## Provided data

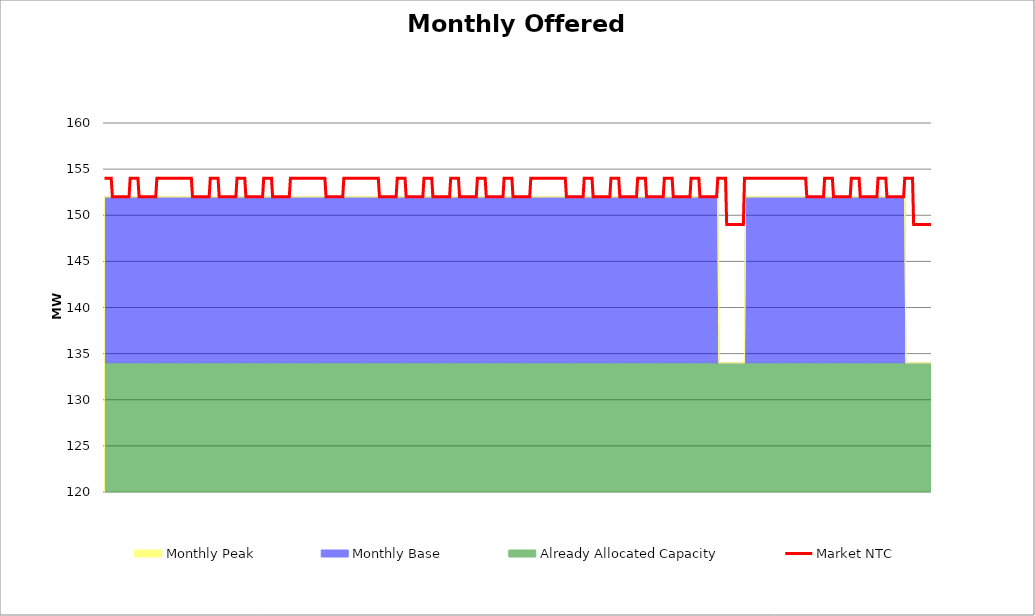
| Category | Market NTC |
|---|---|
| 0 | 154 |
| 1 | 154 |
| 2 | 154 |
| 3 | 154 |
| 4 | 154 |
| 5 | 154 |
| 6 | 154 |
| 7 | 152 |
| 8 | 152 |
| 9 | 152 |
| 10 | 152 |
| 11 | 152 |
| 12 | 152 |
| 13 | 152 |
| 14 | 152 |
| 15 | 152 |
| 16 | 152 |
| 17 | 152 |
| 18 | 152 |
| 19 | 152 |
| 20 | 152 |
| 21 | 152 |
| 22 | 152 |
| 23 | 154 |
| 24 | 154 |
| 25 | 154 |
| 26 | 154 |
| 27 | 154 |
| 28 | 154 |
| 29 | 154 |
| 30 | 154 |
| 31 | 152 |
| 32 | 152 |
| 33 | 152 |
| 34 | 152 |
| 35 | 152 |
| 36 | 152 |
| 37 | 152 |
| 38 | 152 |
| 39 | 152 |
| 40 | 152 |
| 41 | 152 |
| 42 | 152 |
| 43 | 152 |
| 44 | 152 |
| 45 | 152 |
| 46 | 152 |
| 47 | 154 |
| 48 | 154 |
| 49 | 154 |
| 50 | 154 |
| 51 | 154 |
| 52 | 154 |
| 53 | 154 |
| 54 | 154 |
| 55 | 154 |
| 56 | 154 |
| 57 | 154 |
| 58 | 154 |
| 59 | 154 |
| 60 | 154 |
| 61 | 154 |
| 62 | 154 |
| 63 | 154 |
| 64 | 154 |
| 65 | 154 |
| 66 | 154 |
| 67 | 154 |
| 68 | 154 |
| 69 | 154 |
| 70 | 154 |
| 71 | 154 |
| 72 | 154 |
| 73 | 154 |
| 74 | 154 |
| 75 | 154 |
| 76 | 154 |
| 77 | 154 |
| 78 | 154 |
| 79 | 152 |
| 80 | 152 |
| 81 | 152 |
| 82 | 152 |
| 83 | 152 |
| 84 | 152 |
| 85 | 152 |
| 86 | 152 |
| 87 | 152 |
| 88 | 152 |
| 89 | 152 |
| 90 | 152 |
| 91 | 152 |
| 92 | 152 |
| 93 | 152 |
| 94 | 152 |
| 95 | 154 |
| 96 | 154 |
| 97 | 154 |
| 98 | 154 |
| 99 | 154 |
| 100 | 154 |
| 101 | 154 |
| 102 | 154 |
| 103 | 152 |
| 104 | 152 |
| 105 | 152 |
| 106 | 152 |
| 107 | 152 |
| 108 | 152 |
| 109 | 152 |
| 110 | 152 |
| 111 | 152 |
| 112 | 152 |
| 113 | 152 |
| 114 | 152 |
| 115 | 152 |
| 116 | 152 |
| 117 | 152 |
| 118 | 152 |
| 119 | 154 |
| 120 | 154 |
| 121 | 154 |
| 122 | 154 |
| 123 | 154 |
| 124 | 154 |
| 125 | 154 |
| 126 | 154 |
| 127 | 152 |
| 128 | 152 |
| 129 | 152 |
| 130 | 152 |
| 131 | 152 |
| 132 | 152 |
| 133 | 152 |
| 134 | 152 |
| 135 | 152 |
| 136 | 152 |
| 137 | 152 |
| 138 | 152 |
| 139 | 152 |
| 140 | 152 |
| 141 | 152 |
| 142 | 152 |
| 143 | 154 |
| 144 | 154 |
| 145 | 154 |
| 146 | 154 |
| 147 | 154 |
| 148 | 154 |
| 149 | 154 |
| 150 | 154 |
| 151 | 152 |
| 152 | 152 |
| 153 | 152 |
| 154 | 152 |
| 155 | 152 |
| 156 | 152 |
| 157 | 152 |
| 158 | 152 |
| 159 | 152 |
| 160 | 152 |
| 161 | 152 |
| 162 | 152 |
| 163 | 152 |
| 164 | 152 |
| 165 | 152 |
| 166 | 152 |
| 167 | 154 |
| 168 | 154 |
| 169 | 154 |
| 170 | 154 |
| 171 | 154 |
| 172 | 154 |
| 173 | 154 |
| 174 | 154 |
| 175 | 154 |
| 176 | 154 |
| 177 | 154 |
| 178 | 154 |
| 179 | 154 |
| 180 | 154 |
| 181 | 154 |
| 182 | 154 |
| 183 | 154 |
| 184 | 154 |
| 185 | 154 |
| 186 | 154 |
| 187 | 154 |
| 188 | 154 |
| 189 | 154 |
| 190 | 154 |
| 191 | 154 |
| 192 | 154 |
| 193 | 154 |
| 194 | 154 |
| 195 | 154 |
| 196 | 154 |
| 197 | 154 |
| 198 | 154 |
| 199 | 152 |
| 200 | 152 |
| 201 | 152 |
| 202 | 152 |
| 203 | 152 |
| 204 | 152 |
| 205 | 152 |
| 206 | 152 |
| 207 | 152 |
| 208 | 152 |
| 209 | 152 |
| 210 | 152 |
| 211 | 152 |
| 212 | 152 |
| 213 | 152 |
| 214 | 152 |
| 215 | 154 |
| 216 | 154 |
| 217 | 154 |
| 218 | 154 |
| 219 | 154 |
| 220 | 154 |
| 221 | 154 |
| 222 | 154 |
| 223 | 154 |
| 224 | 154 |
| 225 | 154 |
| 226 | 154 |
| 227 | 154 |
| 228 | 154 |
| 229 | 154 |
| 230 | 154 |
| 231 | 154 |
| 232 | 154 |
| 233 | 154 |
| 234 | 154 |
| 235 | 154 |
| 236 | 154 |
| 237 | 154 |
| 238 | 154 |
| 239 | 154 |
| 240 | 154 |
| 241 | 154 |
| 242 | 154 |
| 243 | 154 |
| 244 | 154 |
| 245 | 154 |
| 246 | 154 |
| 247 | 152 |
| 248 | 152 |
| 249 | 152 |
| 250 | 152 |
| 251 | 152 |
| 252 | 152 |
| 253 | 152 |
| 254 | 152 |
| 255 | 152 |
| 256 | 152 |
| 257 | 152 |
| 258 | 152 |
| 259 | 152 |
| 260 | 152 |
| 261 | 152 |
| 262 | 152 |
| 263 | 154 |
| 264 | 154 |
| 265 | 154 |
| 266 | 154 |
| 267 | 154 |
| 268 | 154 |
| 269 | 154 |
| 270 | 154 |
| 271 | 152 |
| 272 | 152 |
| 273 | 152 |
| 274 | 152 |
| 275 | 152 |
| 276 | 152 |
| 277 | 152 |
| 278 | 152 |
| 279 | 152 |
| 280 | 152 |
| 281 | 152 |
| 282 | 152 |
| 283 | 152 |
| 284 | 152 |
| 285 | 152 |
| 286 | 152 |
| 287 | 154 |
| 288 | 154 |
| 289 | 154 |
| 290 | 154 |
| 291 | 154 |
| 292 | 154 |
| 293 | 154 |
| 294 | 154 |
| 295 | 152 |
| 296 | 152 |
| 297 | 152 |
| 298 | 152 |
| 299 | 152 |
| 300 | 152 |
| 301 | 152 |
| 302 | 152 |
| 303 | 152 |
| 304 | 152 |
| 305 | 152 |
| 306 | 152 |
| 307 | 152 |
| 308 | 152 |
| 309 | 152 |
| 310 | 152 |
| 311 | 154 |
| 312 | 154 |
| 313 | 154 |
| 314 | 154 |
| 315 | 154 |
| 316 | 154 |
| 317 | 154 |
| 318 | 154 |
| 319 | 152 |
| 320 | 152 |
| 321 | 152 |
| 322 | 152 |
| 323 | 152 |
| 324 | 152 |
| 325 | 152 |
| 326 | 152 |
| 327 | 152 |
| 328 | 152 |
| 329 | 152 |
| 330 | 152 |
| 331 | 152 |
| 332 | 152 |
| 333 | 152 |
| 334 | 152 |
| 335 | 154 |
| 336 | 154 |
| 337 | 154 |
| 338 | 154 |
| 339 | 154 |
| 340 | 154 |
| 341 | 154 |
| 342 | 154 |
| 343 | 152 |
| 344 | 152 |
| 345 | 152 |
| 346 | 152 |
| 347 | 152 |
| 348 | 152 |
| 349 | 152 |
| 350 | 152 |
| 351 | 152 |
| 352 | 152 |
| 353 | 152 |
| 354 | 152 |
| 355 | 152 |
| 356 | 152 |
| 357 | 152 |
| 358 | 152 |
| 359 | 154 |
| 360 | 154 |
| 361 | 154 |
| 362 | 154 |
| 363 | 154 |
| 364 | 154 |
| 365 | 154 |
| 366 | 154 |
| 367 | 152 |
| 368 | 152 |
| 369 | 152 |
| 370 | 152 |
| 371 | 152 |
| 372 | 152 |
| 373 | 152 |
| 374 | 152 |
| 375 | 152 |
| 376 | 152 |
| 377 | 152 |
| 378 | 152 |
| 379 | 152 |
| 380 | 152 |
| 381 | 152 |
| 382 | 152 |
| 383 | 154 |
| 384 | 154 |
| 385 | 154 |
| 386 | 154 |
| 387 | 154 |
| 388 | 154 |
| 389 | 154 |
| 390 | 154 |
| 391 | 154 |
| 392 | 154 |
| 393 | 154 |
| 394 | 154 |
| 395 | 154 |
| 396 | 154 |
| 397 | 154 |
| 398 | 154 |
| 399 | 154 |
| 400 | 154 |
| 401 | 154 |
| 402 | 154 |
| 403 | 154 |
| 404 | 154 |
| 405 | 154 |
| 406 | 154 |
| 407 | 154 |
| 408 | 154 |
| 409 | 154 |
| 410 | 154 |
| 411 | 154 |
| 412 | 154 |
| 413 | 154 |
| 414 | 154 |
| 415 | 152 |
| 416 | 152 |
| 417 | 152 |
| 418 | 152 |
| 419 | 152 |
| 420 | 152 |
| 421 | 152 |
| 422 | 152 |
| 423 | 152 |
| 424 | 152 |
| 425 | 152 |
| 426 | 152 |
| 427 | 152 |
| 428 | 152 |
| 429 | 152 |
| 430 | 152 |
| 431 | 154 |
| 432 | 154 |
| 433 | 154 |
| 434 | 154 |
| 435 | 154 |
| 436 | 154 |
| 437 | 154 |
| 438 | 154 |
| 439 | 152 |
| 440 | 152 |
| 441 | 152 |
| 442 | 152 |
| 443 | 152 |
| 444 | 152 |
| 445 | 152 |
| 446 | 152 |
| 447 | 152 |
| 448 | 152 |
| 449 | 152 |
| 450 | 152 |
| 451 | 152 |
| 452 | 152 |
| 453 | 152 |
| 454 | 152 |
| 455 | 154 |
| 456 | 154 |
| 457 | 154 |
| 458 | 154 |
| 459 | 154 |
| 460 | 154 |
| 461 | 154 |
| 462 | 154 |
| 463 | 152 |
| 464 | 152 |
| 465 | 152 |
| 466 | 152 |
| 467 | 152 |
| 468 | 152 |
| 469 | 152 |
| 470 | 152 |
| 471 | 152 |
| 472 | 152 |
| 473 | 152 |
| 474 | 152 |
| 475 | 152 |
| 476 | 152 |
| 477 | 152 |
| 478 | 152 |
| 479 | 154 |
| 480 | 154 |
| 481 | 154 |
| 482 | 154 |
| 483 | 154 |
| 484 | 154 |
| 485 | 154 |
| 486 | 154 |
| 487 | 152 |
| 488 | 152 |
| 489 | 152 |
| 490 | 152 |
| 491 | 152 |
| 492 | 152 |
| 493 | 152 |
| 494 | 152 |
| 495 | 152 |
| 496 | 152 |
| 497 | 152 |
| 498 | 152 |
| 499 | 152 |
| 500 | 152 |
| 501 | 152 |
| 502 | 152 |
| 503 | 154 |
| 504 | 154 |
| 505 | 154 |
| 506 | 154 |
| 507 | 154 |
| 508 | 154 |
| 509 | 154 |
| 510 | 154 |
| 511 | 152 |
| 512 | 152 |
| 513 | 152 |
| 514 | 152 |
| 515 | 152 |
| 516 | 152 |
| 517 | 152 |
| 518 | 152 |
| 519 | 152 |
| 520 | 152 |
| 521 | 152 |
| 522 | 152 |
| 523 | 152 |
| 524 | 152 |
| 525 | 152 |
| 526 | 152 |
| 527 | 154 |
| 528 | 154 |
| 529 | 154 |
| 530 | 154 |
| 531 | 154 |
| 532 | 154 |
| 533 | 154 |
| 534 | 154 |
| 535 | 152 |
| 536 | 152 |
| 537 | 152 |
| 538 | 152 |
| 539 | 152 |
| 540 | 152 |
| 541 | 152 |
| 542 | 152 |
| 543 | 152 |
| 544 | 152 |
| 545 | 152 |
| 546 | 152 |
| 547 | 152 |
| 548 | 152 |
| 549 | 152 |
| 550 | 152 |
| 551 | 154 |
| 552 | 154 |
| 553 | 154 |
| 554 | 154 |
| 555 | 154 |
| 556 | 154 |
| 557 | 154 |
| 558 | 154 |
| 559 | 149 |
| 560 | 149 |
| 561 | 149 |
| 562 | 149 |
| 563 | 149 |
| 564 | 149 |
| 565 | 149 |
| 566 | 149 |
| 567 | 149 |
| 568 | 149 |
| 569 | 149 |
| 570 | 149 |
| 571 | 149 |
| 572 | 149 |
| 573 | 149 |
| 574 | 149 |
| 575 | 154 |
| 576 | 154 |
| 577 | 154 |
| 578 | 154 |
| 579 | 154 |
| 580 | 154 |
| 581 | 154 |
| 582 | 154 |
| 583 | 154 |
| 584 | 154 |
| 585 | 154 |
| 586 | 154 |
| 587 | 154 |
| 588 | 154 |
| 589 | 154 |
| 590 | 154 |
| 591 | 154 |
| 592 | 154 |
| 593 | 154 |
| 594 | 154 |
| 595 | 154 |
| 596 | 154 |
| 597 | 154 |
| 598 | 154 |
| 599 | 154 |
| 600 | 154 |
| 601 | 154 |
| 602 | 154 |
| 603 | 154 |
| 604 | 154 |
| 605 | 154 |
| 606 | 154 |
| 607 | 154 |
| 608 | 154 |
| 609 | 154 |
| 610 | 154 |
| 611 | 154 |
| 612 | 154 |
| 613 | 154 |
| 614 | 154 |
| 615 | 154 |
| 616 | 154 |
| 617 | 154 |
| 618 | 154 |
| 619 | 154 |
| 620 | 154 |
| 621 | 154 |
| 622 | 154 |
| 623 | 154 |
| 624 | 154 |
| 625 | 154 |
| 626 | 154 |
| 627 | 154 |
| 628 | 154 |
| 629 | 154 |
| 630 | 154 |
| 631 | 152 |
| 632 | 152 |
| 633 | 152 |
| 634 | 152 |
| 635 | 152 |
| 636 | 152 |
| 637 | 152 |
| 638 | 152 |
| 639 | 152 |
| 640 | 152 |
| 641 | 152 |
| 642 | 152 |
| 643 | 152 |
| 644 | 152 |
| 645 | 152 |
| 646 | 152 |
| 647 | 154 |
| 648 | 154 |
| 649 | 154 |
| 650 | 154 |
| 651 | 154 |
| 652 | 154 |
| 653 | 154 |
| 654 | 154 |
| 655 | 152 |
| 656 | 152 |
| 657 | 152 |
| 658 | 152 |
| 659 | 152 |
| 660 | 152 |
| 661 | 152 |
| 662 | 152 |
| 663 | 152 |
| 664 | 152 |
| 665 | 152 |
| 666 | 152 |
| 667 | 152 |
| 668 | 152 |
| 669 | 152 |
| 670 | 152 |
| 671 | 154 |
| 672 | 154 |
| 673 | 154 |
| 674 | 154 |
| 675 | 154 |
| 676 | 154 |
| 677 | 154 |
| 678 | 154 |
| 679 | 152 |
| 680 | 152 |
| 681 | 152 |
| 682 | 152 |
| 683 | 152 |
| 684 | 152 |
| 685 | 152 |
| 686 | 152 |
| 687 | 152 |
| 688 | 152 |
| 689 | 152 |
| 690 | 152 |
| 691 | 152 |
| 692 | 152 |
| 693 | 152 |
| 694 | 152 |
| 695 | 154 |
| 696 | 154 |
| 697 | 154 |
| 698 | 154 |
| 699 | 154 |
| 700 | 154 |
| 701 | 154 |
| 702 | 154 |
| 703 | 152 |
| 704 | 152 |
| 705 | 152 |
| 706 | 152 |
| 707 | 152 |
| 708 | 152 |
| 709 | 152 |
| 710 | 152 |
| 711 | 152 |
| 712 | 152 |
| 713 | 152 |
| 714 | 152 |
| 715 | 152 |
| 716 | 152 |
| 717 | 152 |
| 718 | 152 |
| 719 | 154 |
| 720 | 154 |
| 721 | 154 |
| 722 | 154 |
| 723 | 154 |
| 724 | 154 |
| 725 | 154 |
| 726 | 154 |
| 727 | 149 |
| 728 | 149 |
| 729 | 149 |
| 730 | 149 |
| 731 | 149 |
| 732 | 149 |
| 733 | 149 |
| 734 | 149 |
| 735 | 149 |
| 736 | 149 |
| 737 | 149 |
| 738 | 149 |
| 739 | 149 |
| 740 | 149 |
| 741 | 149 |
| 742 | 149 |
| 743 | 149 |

## Work order
Return, unchanged, the run of lines above that opens with the line containing "509 | 154 |" and closes with the line containing "596 | 154 |". Include both.

## Written solution
| 509 | 154 |
| 510 | 154 |
| 511 | 152 |
| 512 | 152 |
| 513 | 152 |
| 514 | 152 |
| 515 | 152 |
| 516 | 152 |
| 517 | 152 |
| 518 | 152 |
| 519 | 152 |
| 520 | 152 |
| 521 | 152 |
| 522 | 152 |
| 523 | 152 |
| 524 | 152 |
| 525 | 152 |
| 526 | 152 |
| 527 | 154 |
| 528 | 154 |
| 529 | 154 |
| 530 | 154 |
| 531 | 154 |
| 532 | 154 |
| 533 | 154 |
| 534 | 154 |
| 535 | 152 |
| 536 | 152 |
| 537 | 152 |
| 538 | 152 |
| 539 | 152 |
| 540 | 152 |
| 541 | 152 |
| 542 | 152 |
| 543 | 152 |
| 544 | 152 |
| 545 | 152 |
| 546 | 152 |
| 547 | 152 |
| 548 | 152 |
| 549 | 152 |
| 550 | 152 |
| 551 | 154 |
| 552 | 154 |
| 553 | 154 |
| 554 | 154 |
| 555 | 154 |
| 556 | 154 |
| 557 | 154 |
| 558 | 154 |
| 559 | 149 |
| 560 | 149 |
| 561 | 149 |
| 562 | 149 |
| 563 | 149 |
| 564 | 149 |
| 565 | 149 |
| 566 | 149 |
| 567 | 149 |
| 568 | 149 |
| 569 | 149 |
| 570 | 149 |
| 571 | 149 |
| 572 | 149 |
| 573 | 149 |
| 574 | 149 |
| 575 | 154 |
| 576 | 154 |
| 577 | 154 |
| 578 | 154 |
| 579 | 154 |
| 580 | 154 |
| 581 | 154 |
| 582 | 154 |
| 583 | 154 |
| 584 | 154 |
| 585 | 154 |
| 586 | 154 |
| 587 | 154 |
| 588 | 154 |
| 589 | 154 |
| 590 | 154 |
| 591 | 154 |
| 592 | 154 |
| 593 | 154 |
| 594 | 154 |
| 595 | 154 |
| 596 | 154 |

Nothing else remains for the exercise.